Future work could involve incorporating additional predictors such as year built, lot size, and proximity to amenities, or exploring spatial models that explicitly account for location dependence. Alternative loss functions like MAE could be evaluated, and tree-based ensemble methods such as random forests or gradient boosting could be applied, with comparisons of their calibrated uncertainty against linear models. Finally, the best-performing model could potentially be packaged and deployed via an endpoint or dashboard, enabling users to query price predictions based on property attributes.
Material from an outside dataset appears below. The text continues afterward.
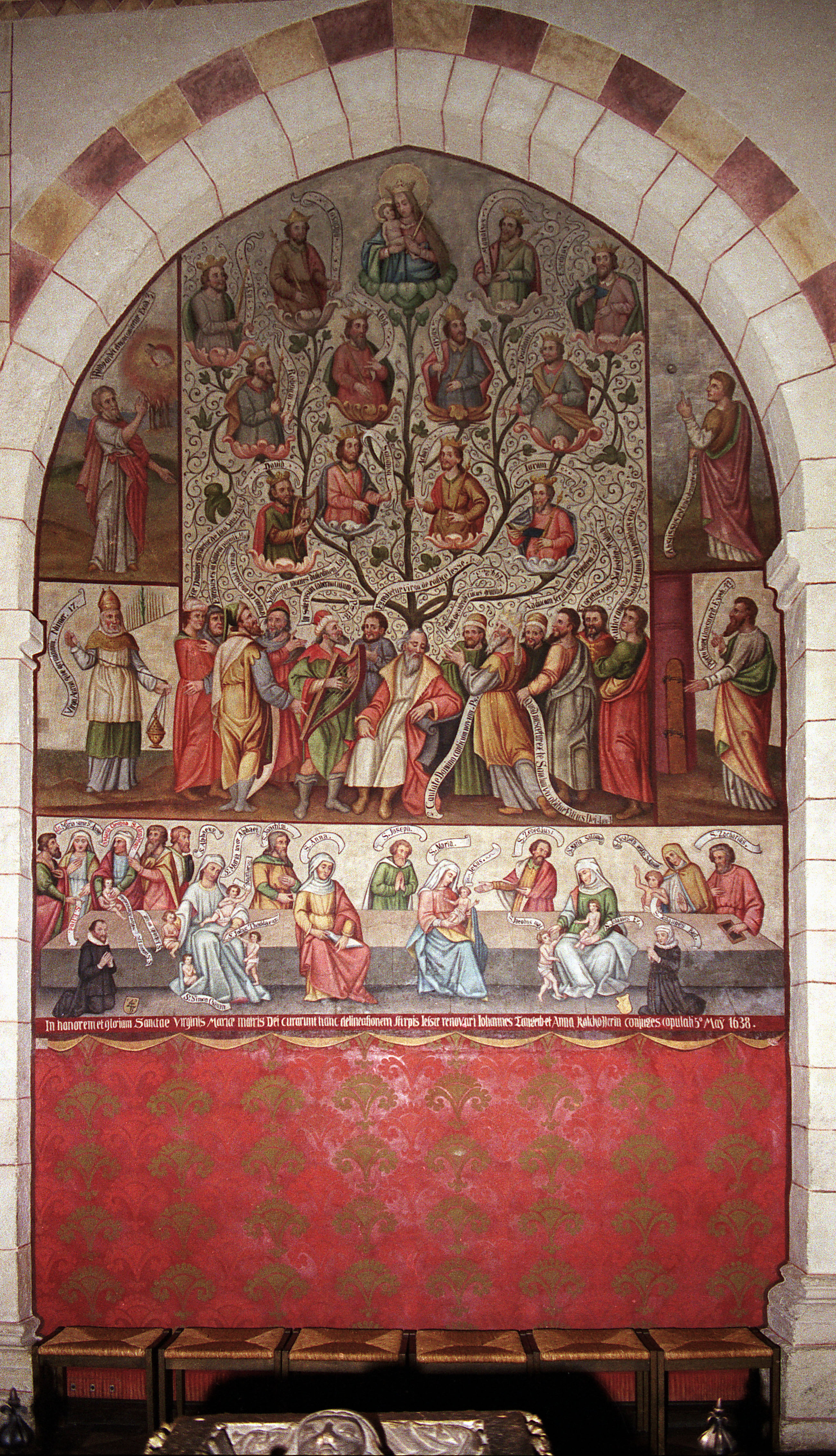 Wandgemälde der Ahnenreihe Jesu im Limburger Dom; unteres Register: Die heilige Sippe. Inschrift: In honorem et gloriam Sanctae Virginis Mariae matris Dei curarunt hanc delineationem stirpis Jessae renovari Johannes Landgerb et Anna Kalchorin conjuges copulatis 5. May 1638. In der untersten Reihe rechts, neben seiner Mutter Maria Salome auf dem Boden stehend, St. Jacobus maj. (der heilige Jakob d.Ä.). Limburger Dom, Querschiff
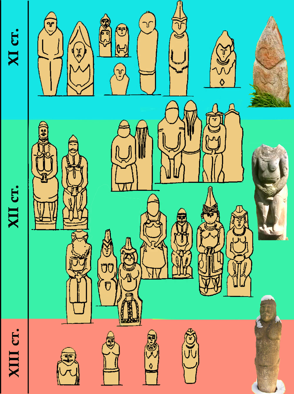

From a practical standpoint, the results suggest that a sizeable portion of the information needed to predict home prices comes from a small set of basic property features, especially square footage, lot size, and overall layout. It was observed tha adding many location indicators increases model complexity without meaningfully improving predictive accuracy. For real-world use, such as quick price estimates, reporting, or decision support, the simpler AIC-selected model is likely the better choice: it is easier to explain, easier to maintain, and performs just as well (or slightly better) on new data. More complex models may still be useful for deeper analysis of neighborhood effects.